Внезапно из дальнего угла палаты послышался пронзительный вопль. Обернувшись на крик, Сейдж увидела, как мускулистый санитар с татуированными руками и санитарка с курчавой афропрической гоняют по палате голую девушку, перепрыгивая через кровати и вытянув руки, чтобы схватить беглянку. Санитарка двигалась с удивительной скоростью, учитывая ее широченный бюст и некоторую хромоту при беге, словно у нее болело бедро. Голой девушке было на вид лет восемнадцать; обвислые груди казались слишком большими для такого худого тела, а мертвенно-бледную кожу покрывали рваные раны и синяки, напоминающие отпечатки ботинка. Она кричала, плевалась в санитаров и уворачивалась, не давая им схватить себя. Когда она добежала до облицованной плиткой боковой комнаты, преследователи загнали ее внутрь, и оттуда послышались крики и внезапное шипение воды, эхом отражавшееся от кафеля. Потом санитар с татуировками выволок девушку: мокрая с головы до ног, она лягалась и кричала, затем вырвалась и снова бросилась бежать. Большинство обитателей палаты со страхом и восхищением наблюдали за происходящим, некоторые улюлюкали и буйно хохотали, кто-то плакал. Другие лежали, сидели или стояли молча, не выказывая никакой реакции: ни нахмуренных бровей, ни встревоженных взглядов, ни печали, ни страха.

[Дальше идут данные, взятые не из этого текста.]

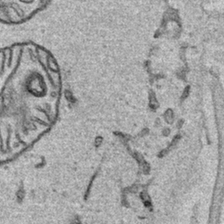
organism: Human
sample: Mitochondria in HCT116 cells

— Дальше я сам, — сказал Леонард Дейлу — Дуй назад в администрацию, спроси, где понадобишься.
— Уверен? — спросил Дейл.
Леонард кивнул:
— Это не первое мое родео, парень.
Со вздохом облегчения Дейл выпустил Сейдж и поспешно покинул палату D. Леонард запер за ним дверь, снова взял Сейдж за руку и повел к кроватям. Она уперлась каблуками, не желая идти дальше.
— Мне тут не место, — сказала она. — Это ошибка. Как вы смеете!
— Никакой ошибки, — возразил он, указывая в дальний конец палаты: — Вот твоя кровать. Пошевеливайся.
Она замотала головой.
— Нет, не моя. Это кровать моей сестры. А меня в жизни тут не было. Я не Розмари!